[Work to be completed] Every line in the data below that includes "organism" belongs in the answer, copied as it stands.
☆ ☆ ☆ ☆ ☆
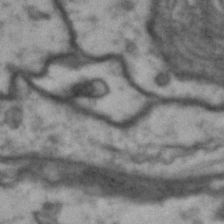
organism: Drosophila
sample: Brain
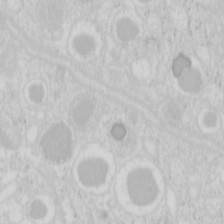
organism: Mouse
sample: Pancreas
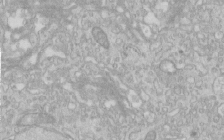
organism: Human
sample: Centriole in RPE cells
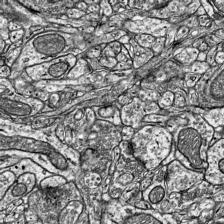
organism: Mouse
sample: Visual Cortex
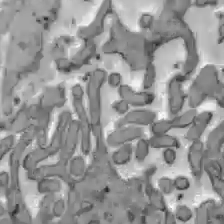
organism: C57BL Mouse
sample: Liver
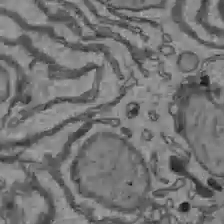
☆ ☆ ☆ ☆ ☆
[Answer to this exercise]
organism: Drosophila
organism: Mouse
organism: Human
organism: Mouse
organism: C57BL Mouse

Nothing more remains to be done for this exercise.